Mike Kelley’s Memory Ware series
I’ve been thinking a lot about Mike Kelley after my recent move to L.A., since he worked at studios in neighborhoods not far from my own. Hauser & Wirth is hosting an exhibition devoted to later-period Kelley, opening November 3. The focus is on Kelley’s Memory Ware series, which finds the artist recontextualizing memories about his childhood home, the schools he attended, and so forth, as well as exploring our attachments to memory/memory objects.

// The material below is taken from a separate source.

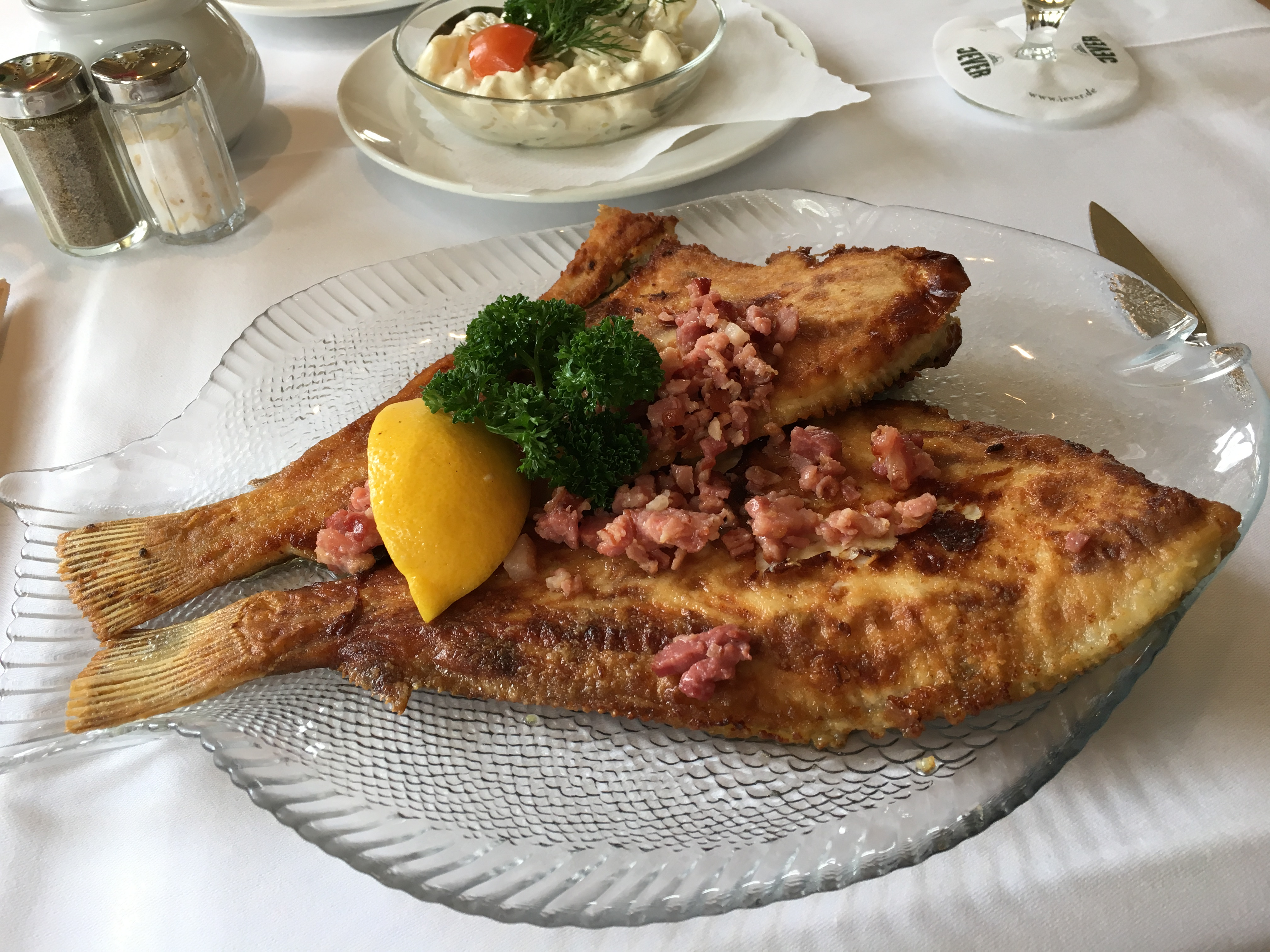 Hamburg-Finkenwerder: Scholle Finkenwerder Art; serviert auf der Halbinsel Hamburg-Finkenwerder im Restaurant "Finkenwerder Landungsbrücke"
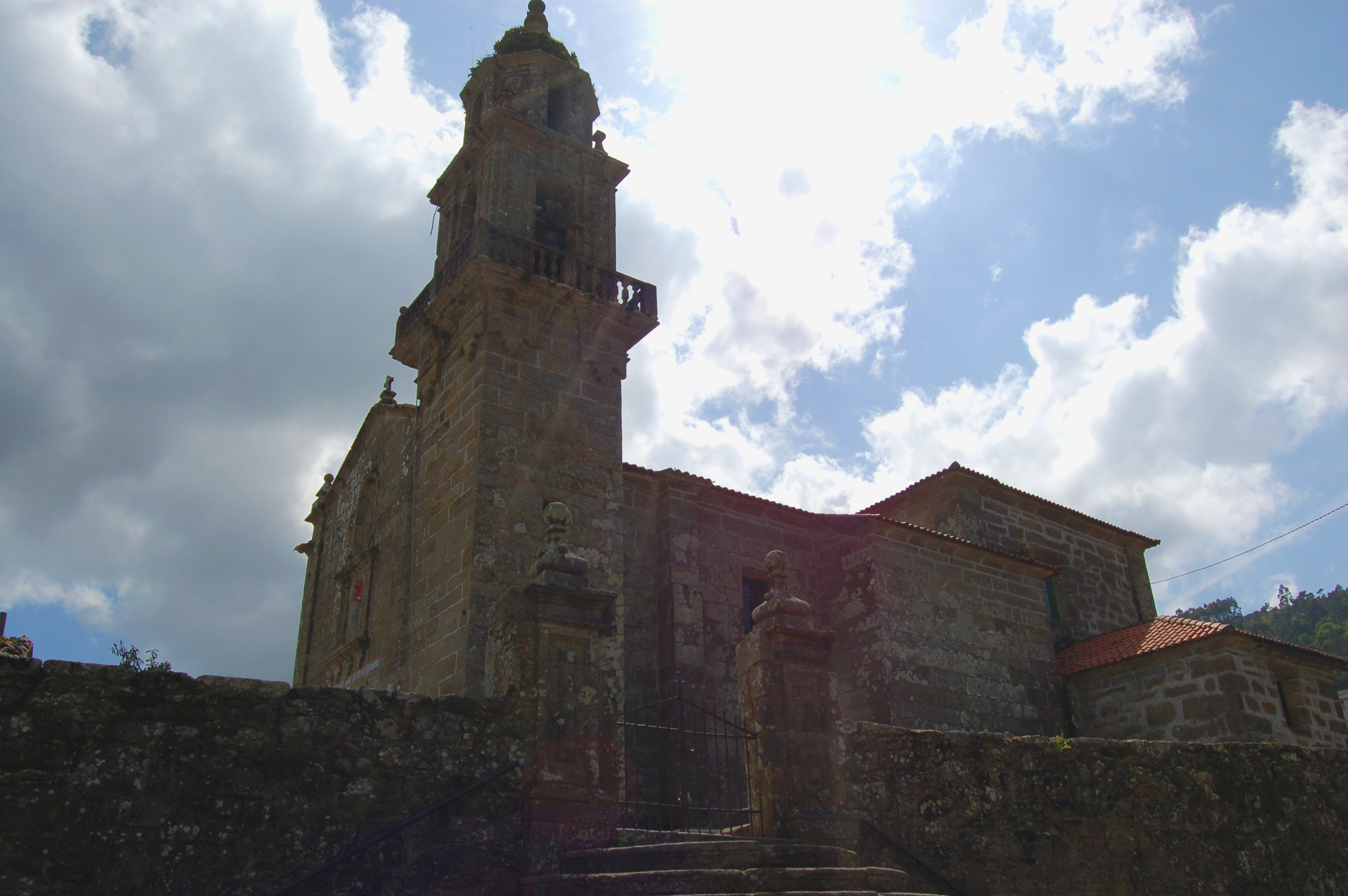 Igrexa parroquial de Santa María de Argalo (Noia)

From the exhibition press release:
“Kelley borrowed the phrase ‘memory ware’ from a type of folk art popular in black communities of the American South and in Victorian Britain, in which the surfaces of common household vessels – bottles, vases, lamps – are covered with such small personal items and keepsakes as keys, buttons, shells, and beads in a matrix of clay. Kelley first encountered examples of the genre at a Toronto antiques fair in 2000, where he purchased a memory ware bottle. Given his existing interest in remembrance and in re-purposing materials with prior histories, as well as his long-term engagement with the aesthetics of craft and folk art, Kelley recognized in this find the possibilities for developing new works that deployed the memory ware aesthetic towards very different ends.”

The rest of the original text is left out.